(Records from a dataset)
::::::::::

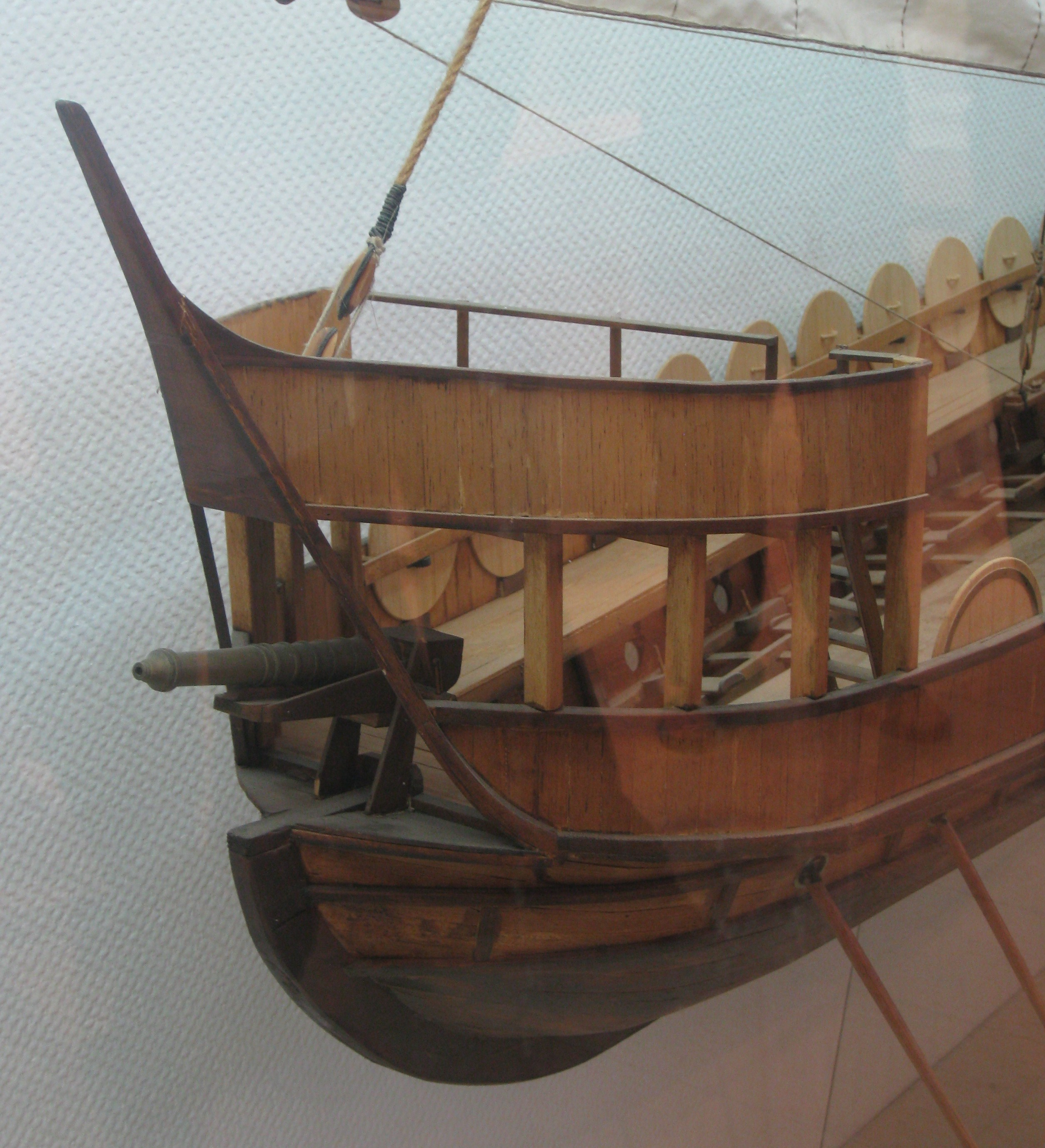 National Maritime Museum, Israel - Ship Models A modern model of a Byzantyne warship (Dromon) from the 9th Century CE. wood. Scale 1:12. Model built by Alexander Blokhin המוזיאון הימי הלאומי בחיפה דגמי ספינות דגם מודרני של ספינת מלחמה ביזנטית (דרומון) מהמאה התשיעית. קנה מידה: 1:12. הדגם עשוי עץ. בונה הדגם: אלכסנדר בלוכין
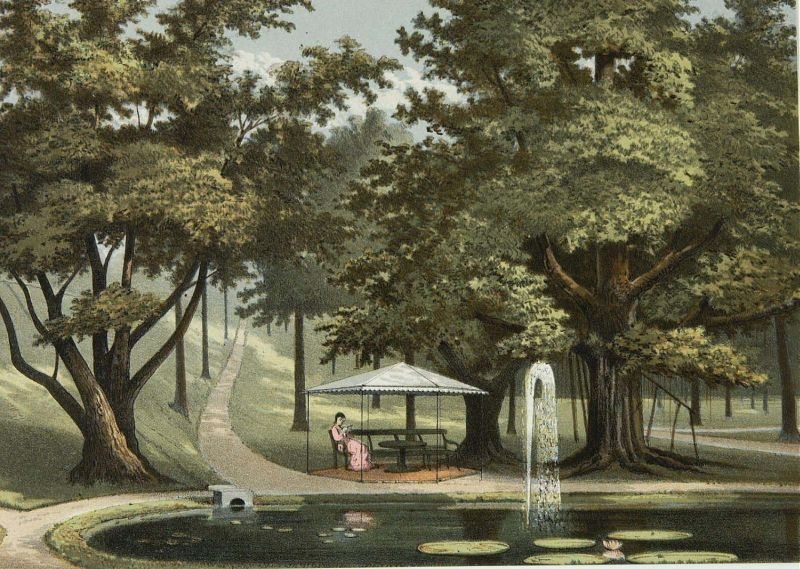 Litho. Litho naar een oorspronkelijke aquarel van J.C. Rappard.. Een vijver met fontein in de plantentuin van Buitenzorg
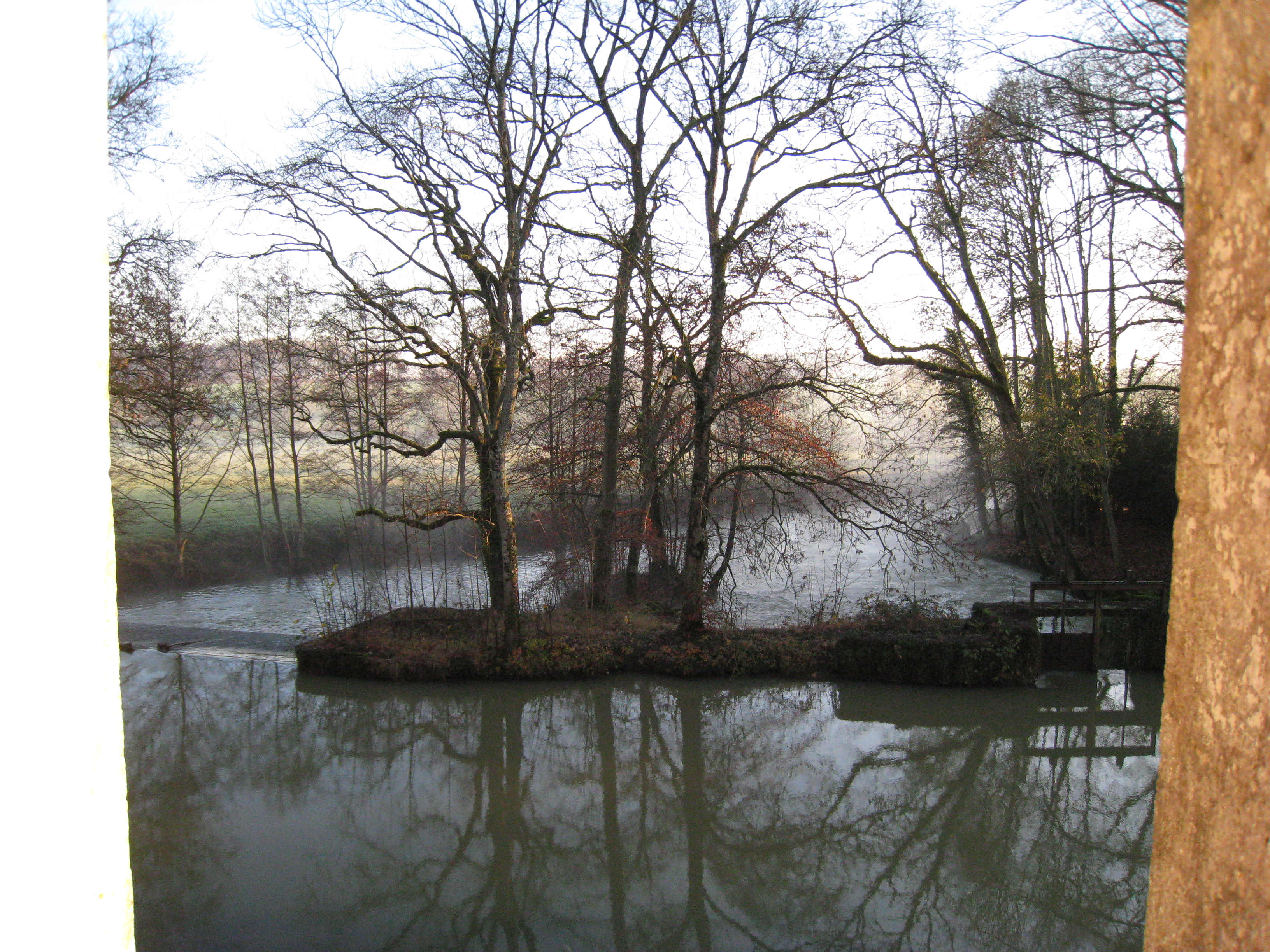 La Vingeanne, au déversoir et vannage de décharge de la Romagne
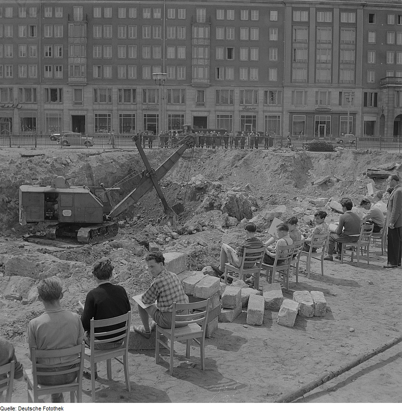 Original image description from the Deutsche FotothekSchüler zeichnen am Rande der Baugrube für die Bebauung der Ernst-Thälmann-Straße/Nordost-Seite
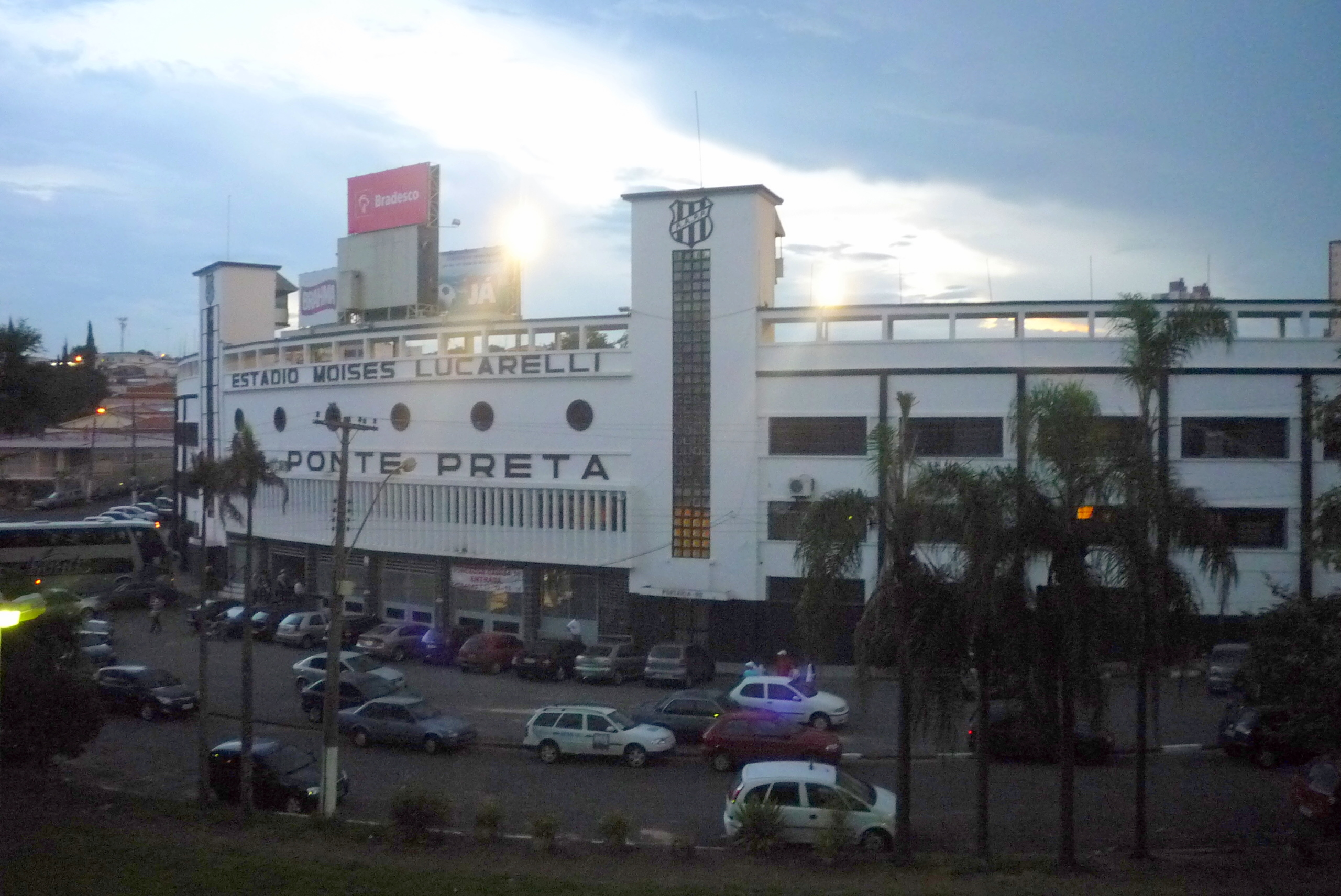 Estádio Moisés Lucarelli - Ponte Preta
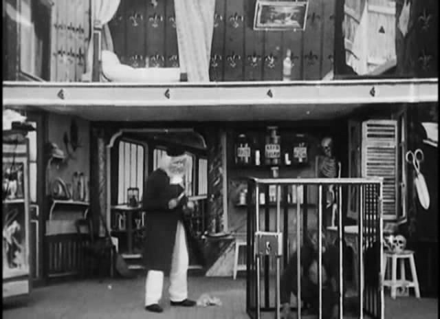 Photo du film "le savant et le chimpanzé" (1900) de Georges Méliès

::::::::::

■ WORK TO BE COMPLETED: Line by line, write out the data above exactly, without the pictures.

■ YOUR RESPONSE:
 National Maritime Museum, Israel - Ship Models A modern model of a Byzantyne warship (Dromon) from the 9th Century CE. wood. Scale 1:12. Model built by Alexander Blokhin המוזיאון הימי הלאומי בחיפה דגמי ספינות דגם מודרני של ספינת מלחמה ביזנטית (דרומון) מהמאה התשיעית. קנה מידה: 1:12. הדגם עשוי עץ. בונה הדגם: אלכסנדר בלוכין
 Litho. Litho naar een oorspronkelijke aquarel van J.C. Rappard.. Een vijver met fontein in de plantentuin van Buitenzorg
 La Vingeanne, au déversoir et vannage de décharge de la Romagne
 Original image description from the Deutsche FotothekSchüler zeichnen am Rande der Baugrube für die Bebauung der Ernst-Thälmann-Straße/Nordost-Seite
 Estádio Moisés Lucarelli - Ponte Preta
 Photo du film "le savant et le chimpanzé" (1900) de Georges Méliès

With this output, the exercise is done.